Keras 2 fit_generator UserWarning: `steps_per_epoch` is not the same as the Keras 1 argument `samples_per_epoch`

Jan Slominski picture Jan Slominski · Sep 20, 2017 · Viewed 7.5k times · Source

I'm using Keras 2.0.8 with Python 3 kernel in Jupyter Notebook. My backend is TensorFlow 1.3 and I'm developing on Mac.

Whenever I'm using fit_generator() I'm getting following warning:

/Users/username/anaconda/envs/tensorflow/lib/python3.6/site-packages/ipykernel/main.py:5: UserWarning: The semantics of the Keras 2 argument steps_per_epoch is not the same as the Keras 1 argument samples_per_epoch. steps_per_epoch is the number of batches to draw from the generator at each epoch. Basically steps_per_epoch = samples_per_epoch/batch_size. Similarly nb_val_samples->validation_steps and val_samples->steps arguments have changed. Update your method calls accordingly. /Users/username/anaconda/envs/tensorflow/lib/python3.6/site-packages/ipykernel/main.py:5: UserWarning: Update your fit_generator call to the Keras 2 API: fit_generator(<keras.pre..., steps_per_epoch=60000, validation_data=<keras.pre..., epochs=1, validation_steps=10000)

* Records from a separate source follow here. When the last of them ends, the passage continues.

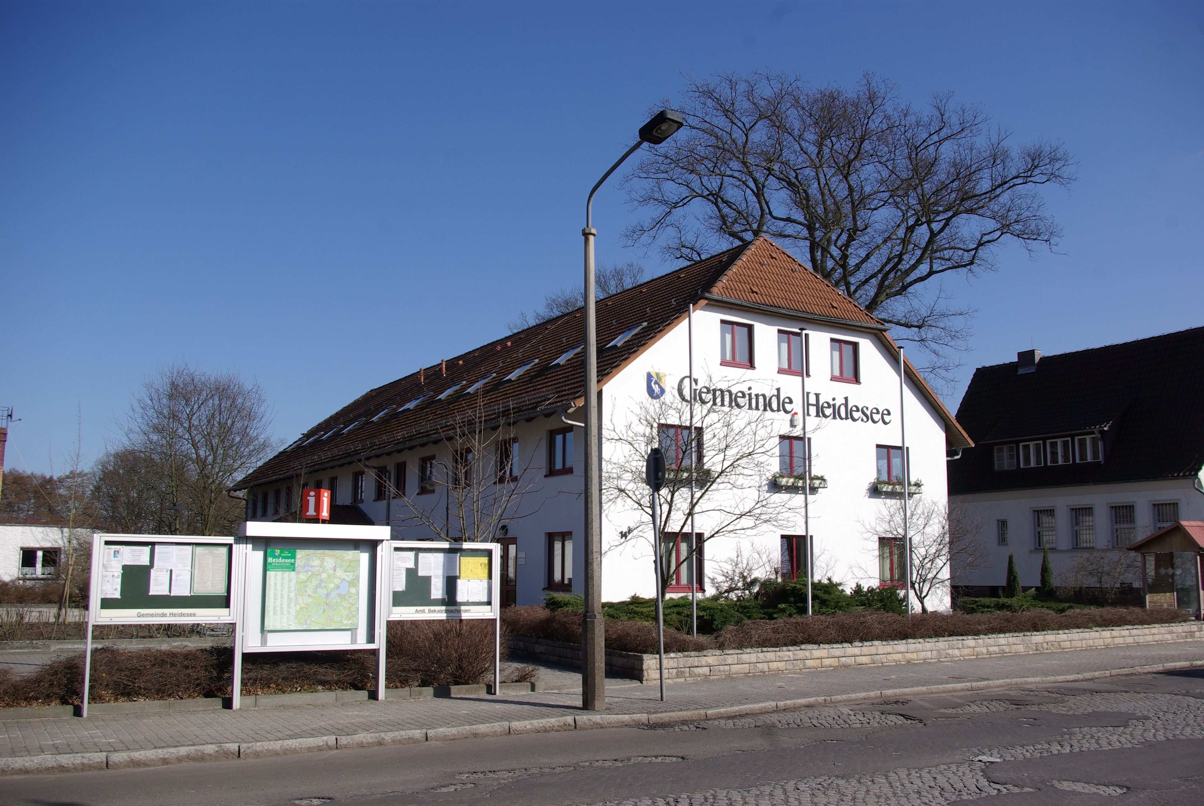 Friedersdorf in der Gemeinde Heidesee in Brandenburg. Das Rathaus im Ortsteil Friedersdorf. Das Rathaus liegt schräg gegenüber der Kirche.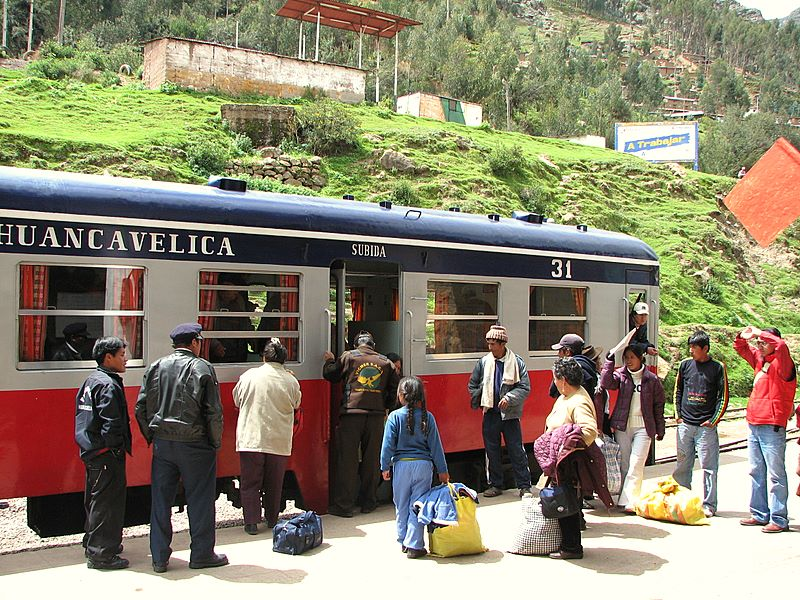 El Coche Motor que une las dos ciudades; también hay trenes tradicionales. Licensing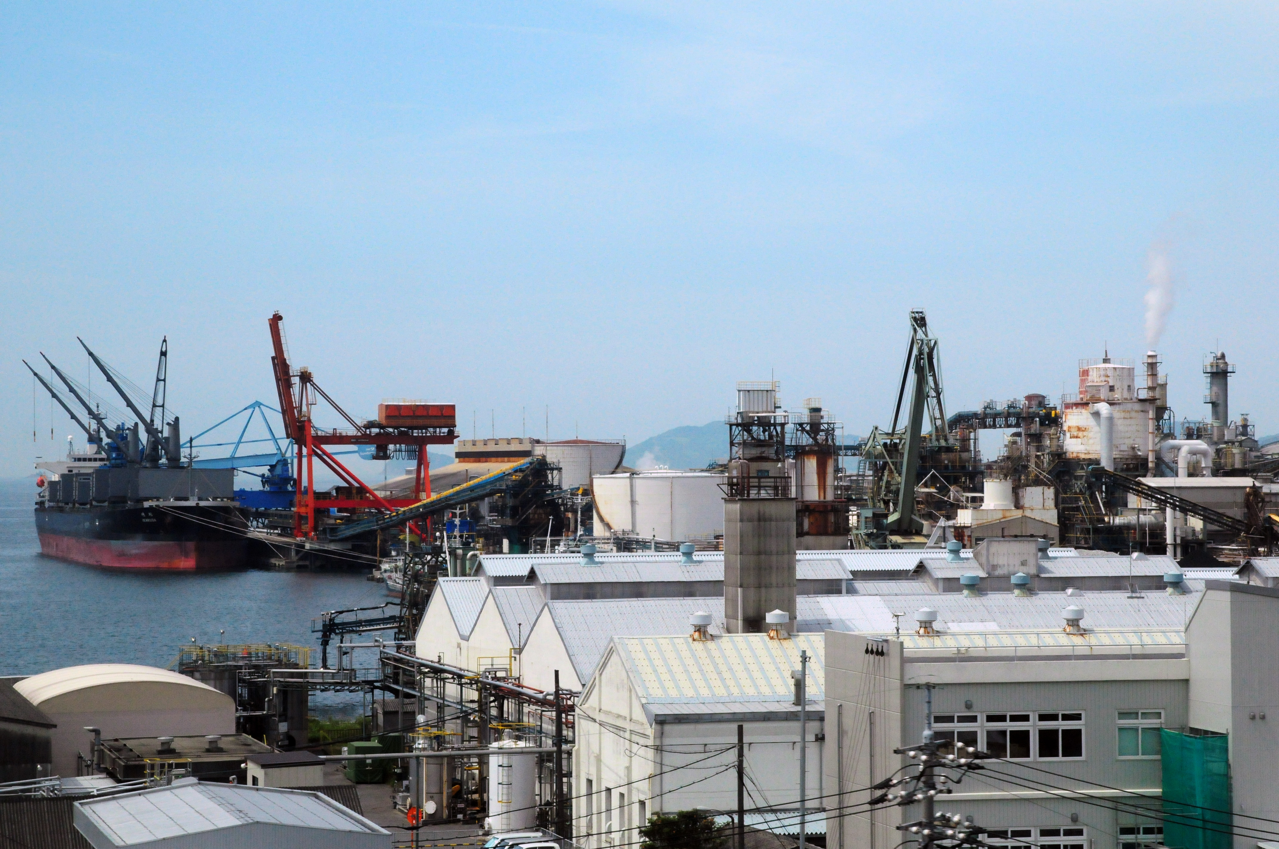 山陽新幹線の車窓から見た周南市御影町のトクヤマ徳山工場と専用岸壁。徳山駅の約1km北北西の位置から南南西の方向を見る。

Below is the code for my model (simple MNIST linear classifier but I'm getting this warning for every model I use):

model = Sequential([
    Lambda(normalize_input, input_shape=(1, 28, 28)),
    Flatten(),
    Dense(10, activation='softmax')
])
model.compile(Adam(),
              loss='categorical_crossentropy',
              metrics=['accuracy'])

And this is my fit_generator() call:

model.fit_generator(batches, 
                 steps_per_epoch=steps_per_epoch, 
                 nb_epoch=1, 
                 validation_data=test_batches, 
                 nb_val_samples=test_batches.n)

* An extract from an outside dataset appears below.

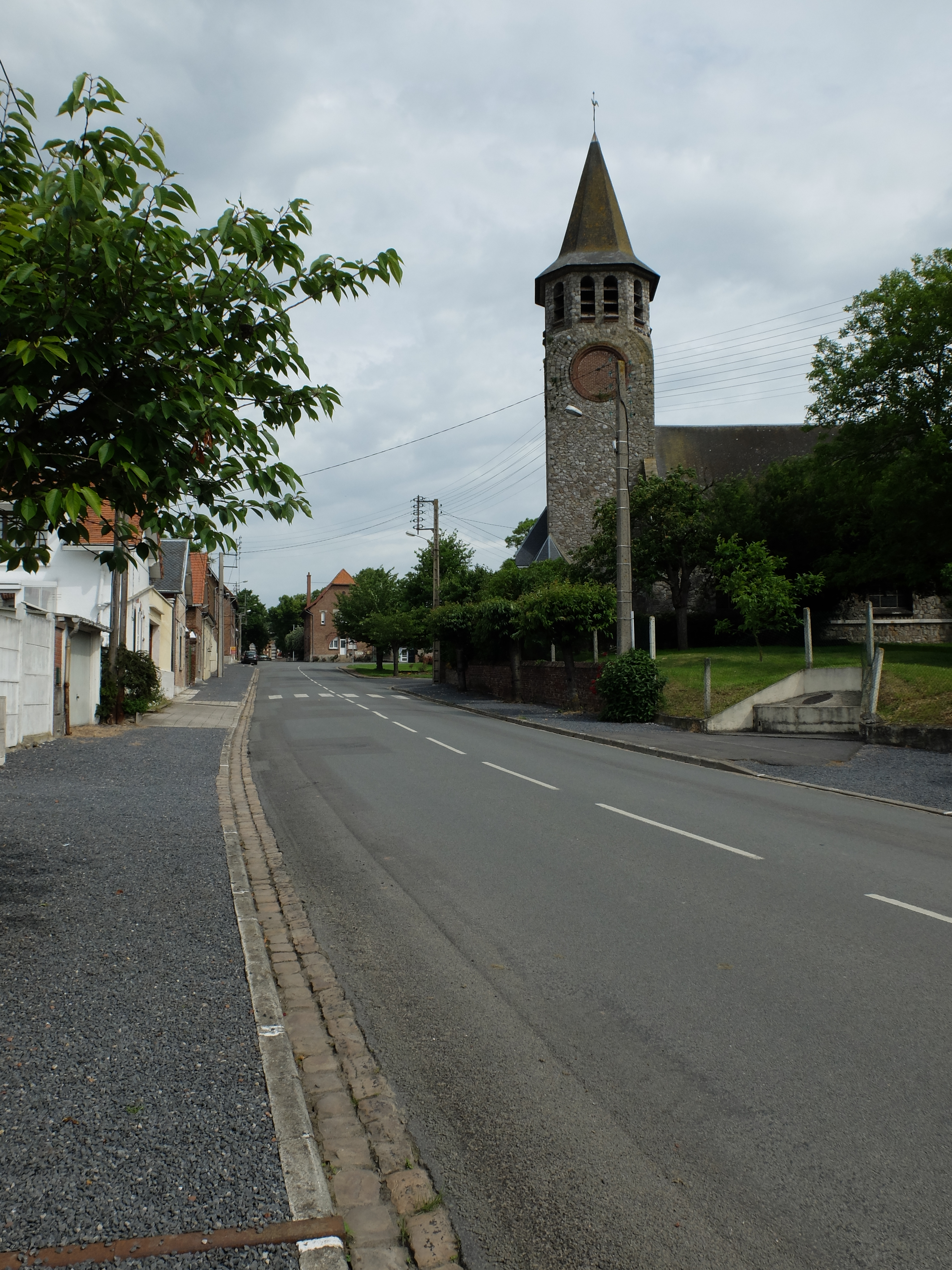 Vue de la rue de l'église de Boiry-Notre-Dame.

I understand what this warning is telling me. This is not a problem in my case. How can I get rid of it?

Answer

Yu-Yang picture Yu-Yang · Sep 20, 2017

This warning occurs if there's any Keras 1.0 keyword in your function call. Update your function call by replacing nb_epoch with epochs, and nb_val_samples with validation_steps.